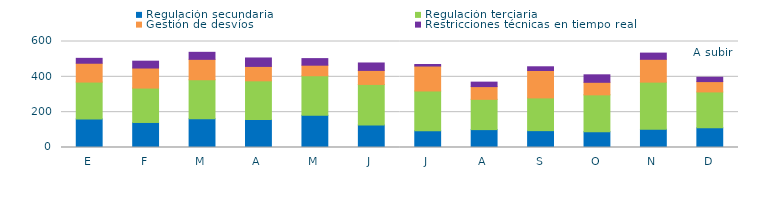
| Category | Regulación secundaria | Regulación terciaria | Gestión de desvíos | Restricciones técnicas en tiempo real |
|---|---|---|---|---|
| E | 161.861 | 208.495 | 106.599 | 27.713 |
| F | 141.676 | 194.7 | 113.499 | 38.769 |
| M | 162.745 | 220.776 | 115.478 | 39.763 |
| A | 158.011 | 219.35 | 81.587 | 47.756 |
| M | 182.307 | 223.89 | 59.699 | 37.271 |
| J | 127.444 | 229.57 | 79.28 | 42.128 |
| J | 94.844 | 225.119 | 141.128 | 8.662 |
| A | 101.249 | 171.399 | 72.097 | 25.26 |
| S | 95.453 | 185.258 | 155.2 | 20.99 |
| O | 89.66 | 208.368 | 70.97 | 42.425 |
| N | 103.081 | 266.927 | 129.246 | 35.082 |
| D | 111.655 | 202.904 | 58.5 | 24.632 |

▶ _TASK OBJECTIVE_: A faithful copy is required of the lines from the one with "141.128 | 8.662 |" through the last line of the data; please add nothing.

▶ _ANSWER SPACE_:
| J | 94.844 | 225.119 | 141.128 | 8.662 |
| A | 101.249 | 171.399 | 72.097 | 25.26 |
| S | 95.453 | 185.258 | 155.2 | 20.99 |
| O | 89.66 | 208.368 | 70.97 | 42.425 |
| N | 103.081 | 266.927 | 129.246 | 35.082 |
| D | 111.655 | 202.904 | 58.5 | 24.632 |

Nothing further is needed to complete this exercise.